This discourse of invasion, needless to say, has its counterpart in China. Anti-Japanism draws not only on memories of Japanese invasion and wartime atrocities, but also on Japan’s refusal since the nineteenth century (if not for centuries) to accept its position as “younger brother” within a Sinocentric regional order, as well as on contemporary geopolitics and the social ferment of life under CCP rule. Since the 1980s, protests have repeatedly arisen in response to Japanese prime ministers' provocative visits to Yasukuni Shrine as well as over revisionism in Japanese history textbooks. The 1990s saw the first eruption of the conflict over the Diaoyu/Senkaku islands, which intensified in the new millenium. These and other developments, including Japan's efforts to obtain a permanent seat on the United Nations Security Council, set the stage for a particularly powerful wave of urban anti-Japanese protests in April 2005, and again in 2012.
Since the 1989 Tiananmen Square (June Fourth) Incident, the CCP has also been actively “inculcat[ing] a view of Japanese as the paradigmatic ‘devils’” in “patriotic education” campaigns to combat what officials described as “hostile international forces [that] have further intensified ideological and cultural infiltration among our nation’s younger generations.” As William A. Callahan has noted, regardless of Japan’s post-1945 history as a nation under a “Peace Constitution,” “the image of a barbaric militarized Japan continues to be circulated in Chinese texts as a way of securitizing China against Japan” – of effecting “a productive cultural governance that further institutionalizes the borders between the self and the Other, between patriotic citizens and foreign enemies.” Writing in 2007, Callahan observed that “this state-driven security narrative has been internalized by the Chinese public – who themselves now police public discourse about Japan with a vengeance.”
The gendered character of this securitization project is most striking in the official historiography and public memory of the Nanjing massacre or “Rape of Nanking,” the six-week spree of murder, rape, looting, and other acts of terror that accompanied the Japanese army’s entry into the Republican capital in December 1937. By depicting China as a feminine victim of sexual violence or emasculated male victim of beheading, these accounts produce an opposite image of China as militarized, masculine agent of victory and national redemption. “[F]eminine victim and masculine hero are not exclusive opposites,” notes Callahan; “each is necessary to constitute the other in the production of the symbolic coherence of (Chinese) identity.” Indeed, as this module has shown from the Japanese side, the gender politics of feminine victim and patriarchal masculine hero, as well as the ambivalences that such polarized constructions incite, are crucial to any understanding of the history of Sino-Japanese relations in the modern era.
However, Surveys also show that a growing number of Chinese are gaining new views of Japan due to their decreasing reliance on television and increasing use of mobile technologies as a source of information, and to their own experiences of traveling there.
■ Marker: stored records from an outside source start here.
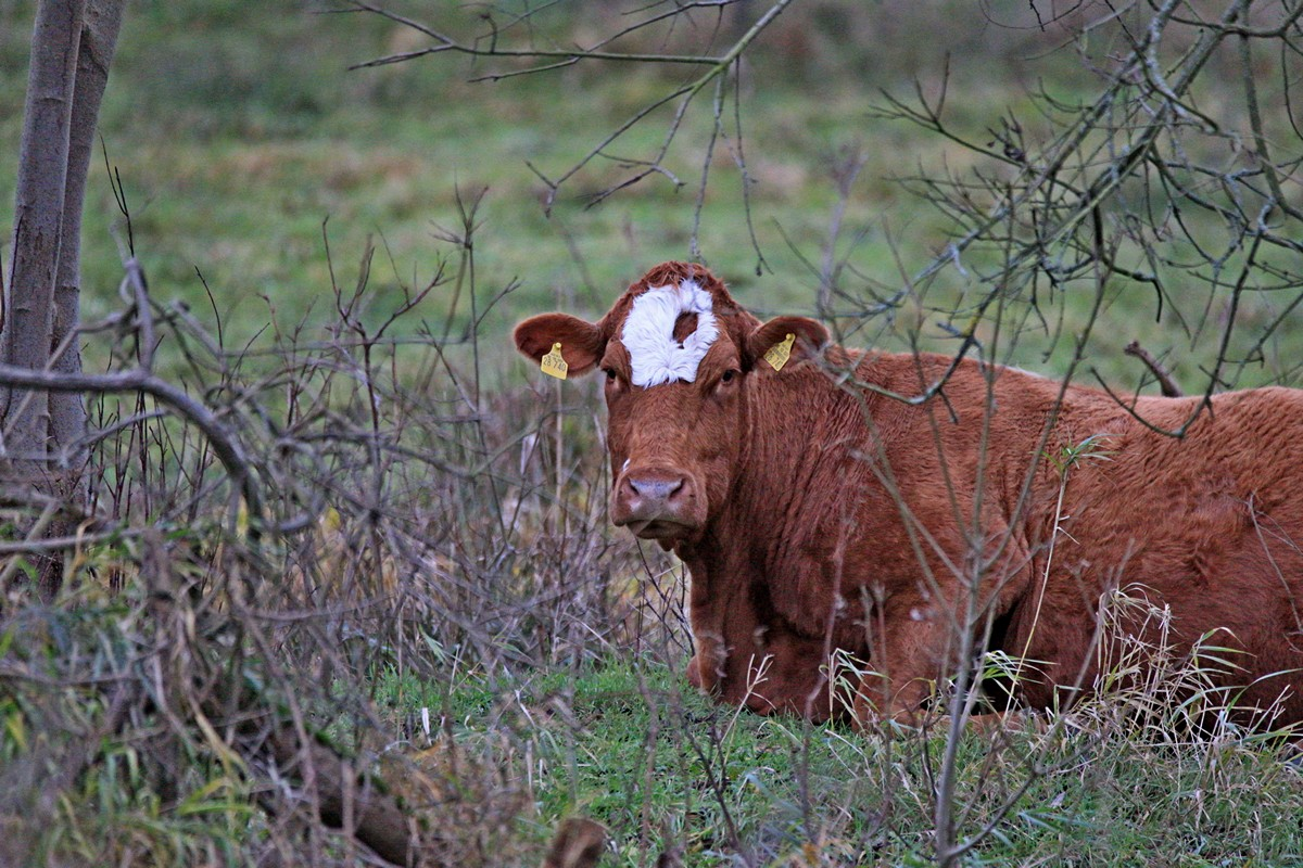 Liegende Mastkuh bei Vietzen im Niedermoor an der B 198 in Mecklenburg
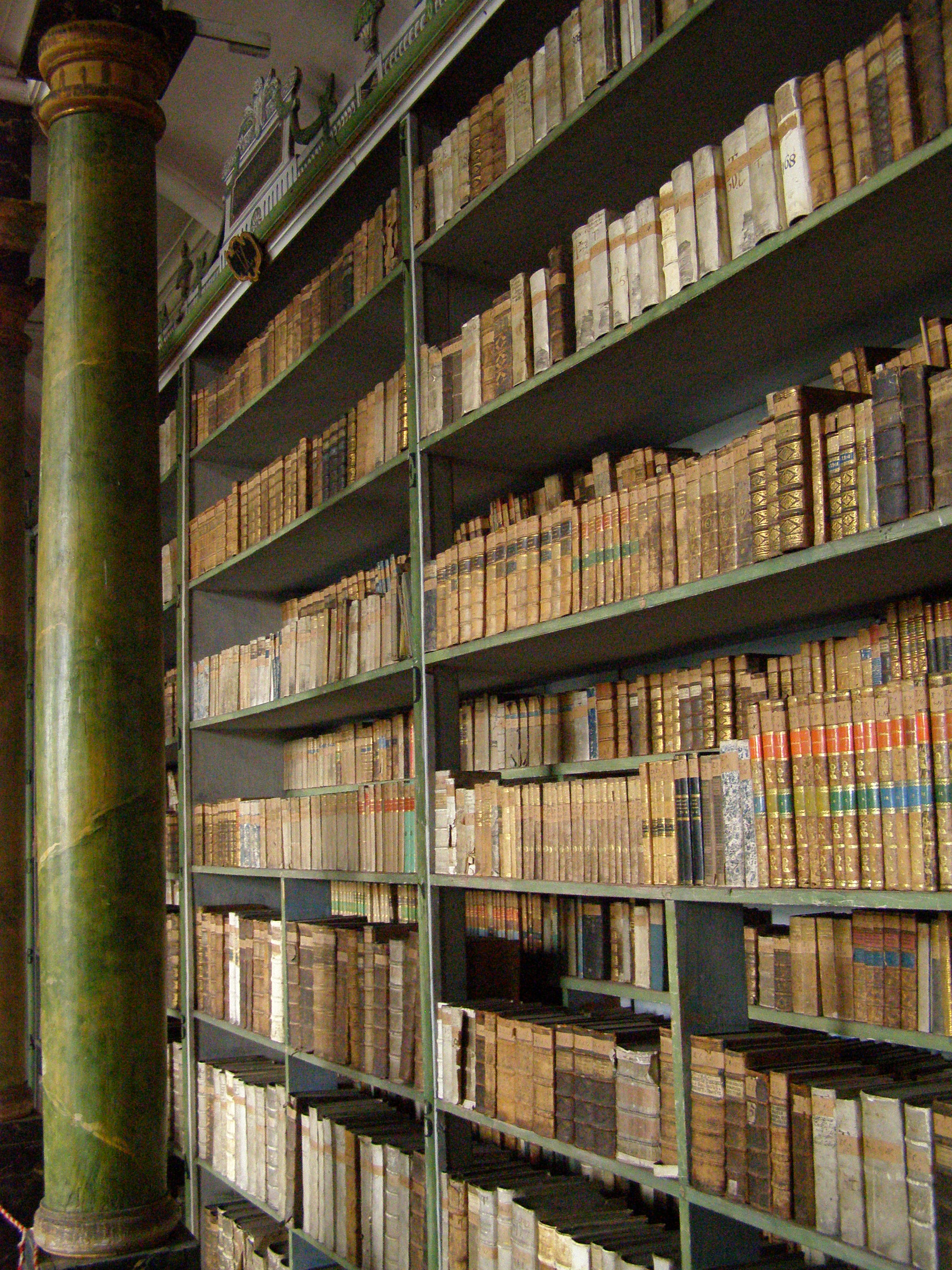 Broumov, knihovna benediktinského kláštera
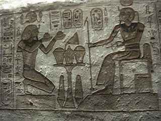 Abou Simbel, le temple de Ramses II : scène d'offrande - Égypte Abou Simbel

In Japan as well, efforts have been made to combat Sinophobia. Still, despite increasing economic ties and travel between the two countries, the Japanese right, led by Prime Minister Abe Shinzō, has pushed a hard line on territorial issues and, in historian Matthew Penney’s words, “tied it to a generalized discourse of ‘national crisis’” that has adversely affected media treatments of the Sino-Japanese relationship. Japan’s conservative leadership depends on such rhetoric to sustain its support among crucial domestic constituencies. The Chinese government, similarly attentive to popular sentiment as it negotiates its own relationship to a society experiencing massive socioeconomic dislocations, has not slackened on its denunciations of Japan’s positions.